Logs, Passwords, and MapReduce Jobs
Create repository on GitHub: https://classroom.github.com/a/eF4HyWxB
In this lab, you’ll write three MapReduce jobs:
- MapReduce implementation of the Log Analyzer lab
- pwned password detector
- Analysis job on a dataset of your choosing
Log Analyzer 2.0
For this part of the lab, we’ll compare our previous single-machine Log Analyzer with a distributed MapReduce version. To simplify this, you only need to provide:
- The number of unique domains (i.e.,
site.com
) - Top 10 websites, based on the number of times their domain appears in the logs.
There is a good chance you will need two MapReduce jobs for this: one to find the counts for each URL, and another to sort by count (rather than URL). You can chain the two jobs if you wish.
Add the final results to your README.md file. You should also provide a run time comparison between the two approaches so we can evaluate whether using MapReduce was worth it or not.
Pwned Password Detector
You may have noticed one common feature in all the distributed systems we’ve studied this semester: security. Or to be more specific, the lack thereof. For many of these systems, security is an afterthought — or even worse — not necessary because the system is supposed to run in a “trusted environment” (whatever that means…). Given this general disinterest in security measures, it’s not that surprising that we live in a world where data breaches are commonplace.

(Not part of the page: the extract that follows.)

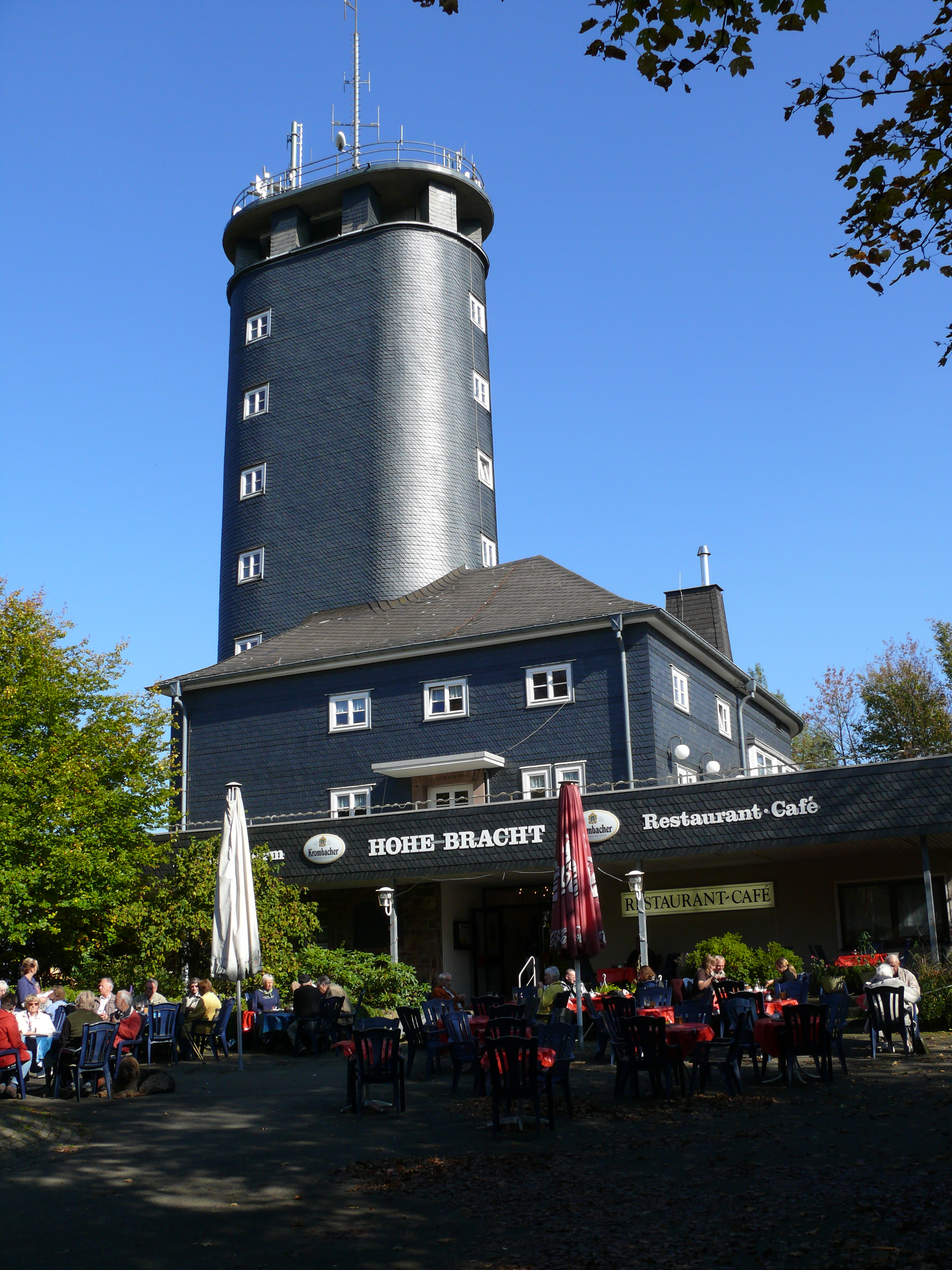 Hohe Bracht Aussichtsturm im Sauerland

Since big companies aren’t worried about security, we really have two options: (1) give up, or (2) take matters into our own hands (with most people choosing the first option, probably). For example, you can visit haveibeenpwned.com to find out if the password that you keep reusing has been published in a data breach. However, how do we trust the authors of that site? It’s probably best to trust no one. (And maybe go live in a cabin in the mountains, with no electric devices.)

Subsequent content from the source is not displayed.